The proposed biotin-dependent carboxylase (XccABC; Wöhlbrand et al. 2008; Rabus et al. 2014) is distinct from other catabolic carboxylases in ‘A. aromaticum’ such as Apc (Jobst et al. 2010), acetone carboxylase (Schühle and Heider 2012) or phenylphosphate carboxylase (Schmeling and Fuchs 2009). We assume that the genes coding for the three subunits of the predicted biotin-dependent carboxylase (XccABC) are indeed involved in carboxylation of p-hydroxyacetophenone (or potentially another intermediate generated from p-ethylphenol during the degradation pathway), since the substrate-specific induction of the XccB subunit was clearly identified by biotin-blotting and mass spectrometry. The predicted activity of a p-hydroxyacetophenone-carboxylating biotin-dependent enzyme complex was not measurable via the enzyme assay used for Apc. This suggests that XccABC may need yet-unknown supplements or may act on a different substrate than the ketone to show activity. In contrast, Apc does not appear to be involved in anaerobic p-ethylphenol metabolism.

After the still elusive carboxylation reaction of p-hydroxyacetophenone to the 3-oxoacid p-hydroxybenzoylacetate, the CoA ligase AcsA encoded in the eph operon is expected to activate the product to the CoA thioester (Wöhlbrand et al. 2008). The observed low activity of a CoA ligase activating the substrate analog benzoylacetate in extracts of p-ethylphenol-grown cells may correspond to this enzyme, although similar activities were also measured in phenol-grown cells, which should not have an analogous enzyme induced. At this point it cannot be ruled out that both observed activities in p-ethylphenol- and phenol-grown cells are due to the cross-reactivity of unrelated CoA ligases.

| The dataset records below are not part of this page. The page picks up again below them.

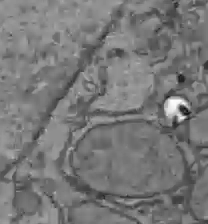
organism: C57BL Mouse
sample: Liver
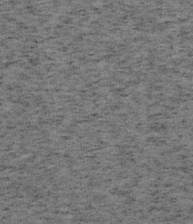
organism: Mouse
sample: OT-I killer T cells with ID8 ovarian cancer cells
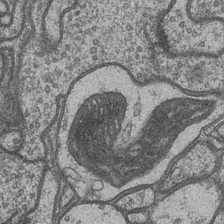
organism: Drosophila
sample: Optic medulla
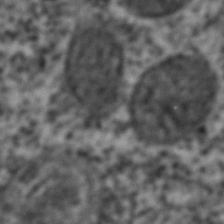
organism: C. elegans
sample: C. elegans embryo
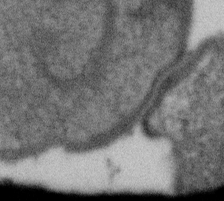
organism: Gemmata obscuriglobus
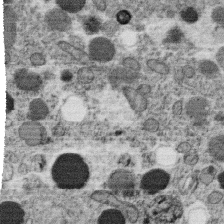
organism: C. elegans
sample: C. elegans oocyte; sperm cells
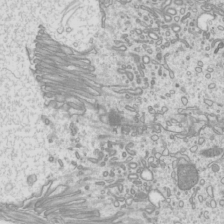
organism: Mouse
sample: Cilia; mouse epididymis
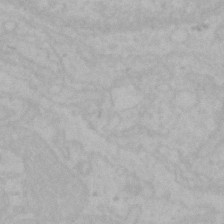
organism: Mouse
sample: Choroid plexus
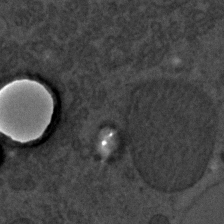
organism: C. elegans
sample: C. elegans embryo
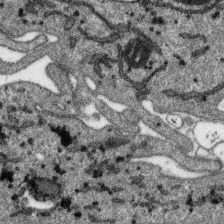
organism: Human
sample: Lung epithelial cells infected with SARS-CoV-2
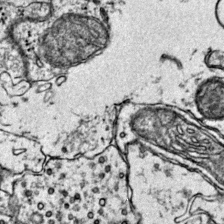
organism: Mouse
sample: Primary visual cortex
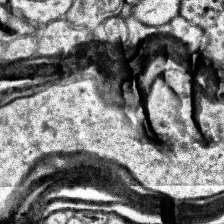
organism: Human
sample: Temporal Lobe

In conclusion, this study shows the (almost) exclusive presence and specificity of the key enzymes involved in the respective degradation pathway of the chemically very similar carbon sources ethylbenzene and p-ethylphenol. Additionally, the combined results provide evidence to substantiate the p-ethylphenol catabolic pathway predicted on the basis of a proteomic analysis and should serve as basis for future studies on their biochemistry and regulation. The presented methods should allow assaying the intrinsic physiological state of cells growing on substrate mixtures and the mechanisms behind the substrate-specific induction as well as the discrimination mechanisms of these two pathways.